After Four Months with Redshift
September 13, 2017
After Four Months with Redshift
Score 6 out of 10
Overall Satisfaction with Amazon Redshift
Amazon Redshift is being used by many business units within our company. It is our new data warehousing platform.
- Redshift seems to be as fast processing a large dataset as it is with a small one. It seems, when the dataset size is significantly increased (10x, 100x, 1000x, etc.), DML queries are often executed within the same amount of time.
- Redshift has a powerful graphical admin tool to monitor the ongoing queries in real time and historically.
- Easily expandable capacity. Automatic snapshots that eliminate the need for managing backups. Simple database maintenance strategies with the VACUUM and ANALYZE commands.
- Abundance of detailed documentation and tutorials.
- It could benefit from adding data integrity and programming tools common to other database management systems.
- Amazon Redshift is based on PostgreSQL 8.0.2. That version of PostgreSQL was released in December 2006. While PostgreSQL was much improved since then, the new features were not implemented in Redshift. Many basic features are missing from it.
- Primary keys can be declared but not enforced. Referential integrity (foreign keys) can be declared but not enforced. UNIQUE and CHECK constraints are not supported and cannot be declared.

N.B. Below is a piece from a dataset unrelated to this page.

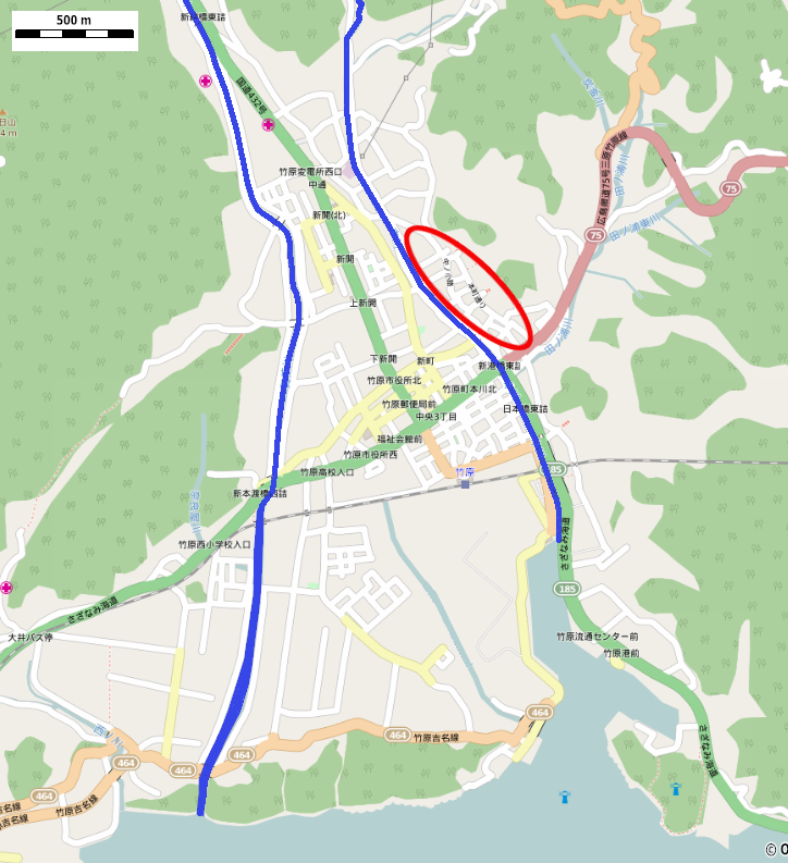 2015年現在の地図に竹原町並み保存地区を示したもの。左の下線が賀茂川、右が本川。 This map may be incomplete, and may contain errors. Don't rely solely on it for navigation.

- IDENTITY can be declared on a column, and Redshift will put unique values into it. However: IDENTITY values in the newly inserted rows won’t be incremental or sequential. To implement a sequential number, you need to write your own custom code.
- There are no stored procedures in Redshift. We are writing SQL script files, and then parsing and running them one statement at a time from a Python program. This also enabled us to implement execution-time error logging.
- In SQL scripts, to check for the row count of affected rows, a complicated join query against some system tables or views has to be executed.
- Data Control Language (DCL) does not exist. No statements like IF, WHILE, DO, RAISERROR, etc.
- On performance of views… Views do not “pass-through” a query parameter which is a potential problem for performance.
- When selecting against a view with the WHERE clause outside of the view, the inner query of the view will be executed first without consideration for the WHERE clause, and only then the WHERE clause will be applied.
- Certain clauses of SQL work many times faster than other clauses. So be careful and test your statements for performance earlier rather than later, especially if working with a large data set.
- There was a situation when DELETE FROM JOIN was unacceptably slow. Replacing JOIN with the USING clause made DELETE instantaneous.
- Our company is moving to the AWS infrastructure, and in this context moving the warehouse environments to Redshift sounds logical regardless of the cost.
- Development organizations have to operate in the Dev/Ops mode where they build and support their apps at the same time.
- Hard to estimate the overall ROI of moving to Redshift from my position. However, running Redshift seems to be inexpensive compared to all the licensing and hardware costs we had on our RDBMS platform before Redshift.
It was a company-wide decision to move to AWS, so we did not get to compare Redshift against SQL Server Azure.